I have never lived in the present moment. Habitually, either I am reliving a fragment of the past through memories, or I am landscaping the future — all this while burying my head in the bedroom pillow avoiding the Present. I have wasted so much time just being this way. I would like to consciously live in the present. I have tried to consciously live in the present. But it is not an easy thing to do. A lot gets in the way.
Let me recount.
First, the present is not elusive. It is a real, solid block, right in front of me - an empty canvas. That, for a lazy, comfort seeking, failing, ageing, talentless, mediocre escapist, is a challenge. It takes imagination and hard work to tap the potential that the present offers. To actually do things, to get up, and materialize the plans through actions. The present offers itself to be utilized. And the compounded realization that I have wasted my life away — that all that I could do, I have done none of that — immobilizes me. So much so that I am bewildered as to how to even use the time I have in the Now. After a while, I begin to despair — may be I shall never amount to anything. And further downhill from there, the flagpole of nihilism — may be there is nothing to amount to.
Second, the past is a sea of memories. It is comforting to put a pillow underneath my head, close my eyes, and just take a swim in it. Revisiting the old wounds, old joys, old triumphs, and old defeats. Nothing needs to be done. It is all in my head, a kaleidoscope of sorts. If the Present is joyless and vapid, may be there is something in the Past. And with the passage of time, the shadow of Past is only growing larger. Something must be said of the divide in time when a man starts to dwell on the past more often, and avoids being in the Present. Well, that is a topic for a different occasion.

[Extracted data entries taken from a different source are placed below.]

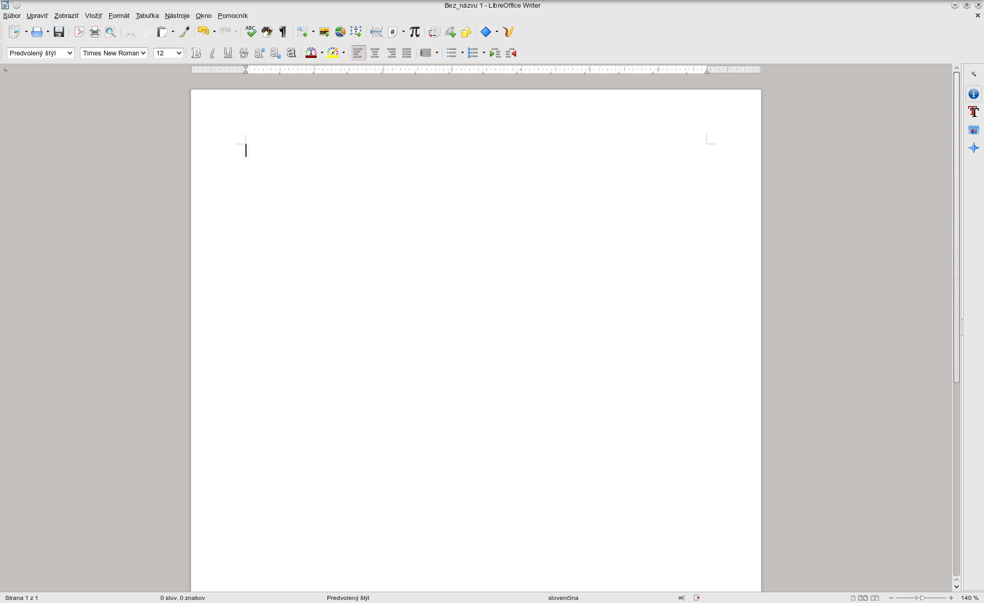 LibreOffice Textový dokument
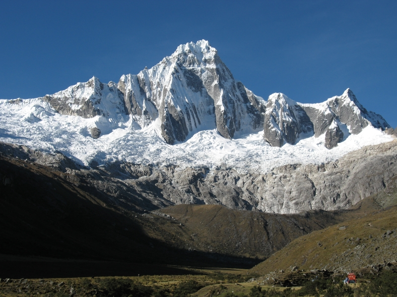 Taulliraju mountain in Huascarán National Park in Peru
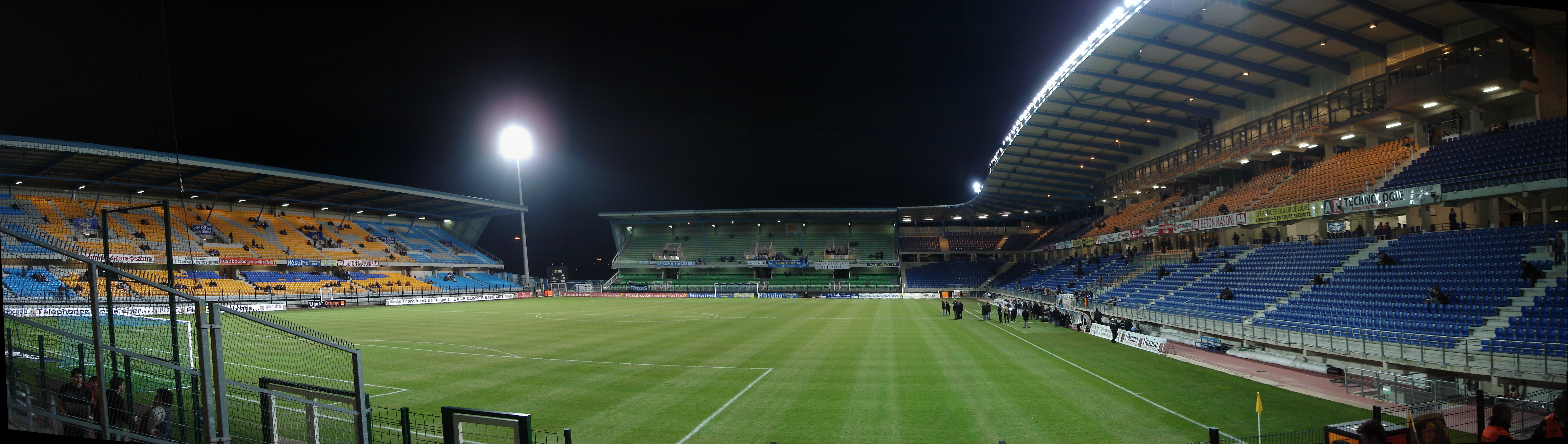 Panorama du stade de l'Aube (Troyes)

Third, Worries. I have absolutely no plans for my life projected into the Future — large or small. The concerns of ordinary people, such as career, car, house, insurance, stature etc., I give zero fucks about that. The only time I tap into the Future is to make room for my private anxieties and worries. The clock is ticking by. Everything, from questions of mortality (ageing, death, etc.) to meaning of life, attacks me like a swarm of hostile bees. Will the Future ever break from this continuum of meaningless, disappointing, and for the most part, joyless existence? Questions like this shift my attention to the Future.
The above trifecta of (arguable!) reasoning makes my thought patterns in relation to time, somewhat intelligible i.e. how I think, I think.
But enough of the reasoning. I have determined that I cannot live like this. I have decided that I shall face the emptiness, the jarring and unhelpful silence of the present no matter how uncomfortable I feel.